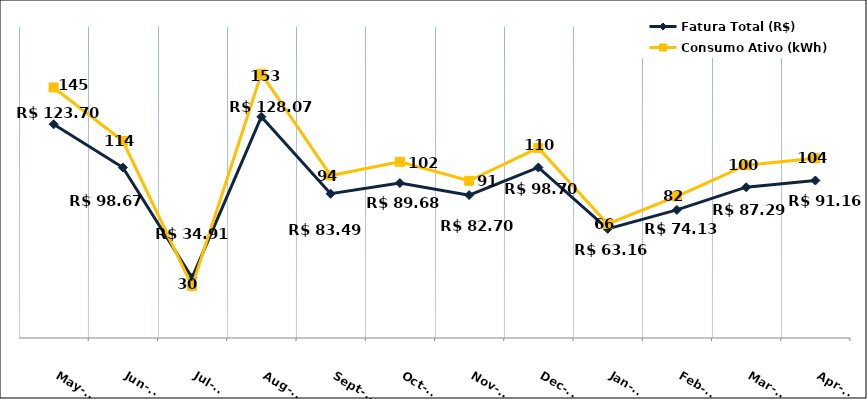
| Category | Fatura Total (R$) |
|---|---|
| 2023-05-01 | 123.7 |
| 2023-06-01 | 98.67 |
| 2023-07-01 | 34.91 |
| 2023-08-01 | 128.07 |
| 2023-09-01 | 83.49 |
| 2023-10-01 | 89.68 |
| 2023-11-01 | 82.7 |
| 2023-12-01 | 98.7 |
| 2024-01-01 | 63.16 |
| 2024-02-01 | 74.13 |
| 2024-03-01 | 87.29 |
| 2024-04-01 | 91.16 |

> _REQUIREMENT_
The records above should be returned exactly, with only their pictures held back.

> _WRITTEN SOLUTION_
| Category | Fatura Total (R$) |
|---|---|
| 2023-05-01 | 123.7 |
| 2023-06-01 | 98.67 |
| 2023-07-01 | 34.91 |
| 2023-08-01 | 128.07 |
| 2023-09-01 | 83.49 |
| 2023-10-01 | 89.68 |
| 2023-11-01 | 82.7 |
| 2023-12-01 | 98.7 |
| 2024-01-01 | 63.16 |
| 2024-02-01 | 74.13 |
| 2024-03-01 | 87.29 |
| 2024-04-01 | 91.16 |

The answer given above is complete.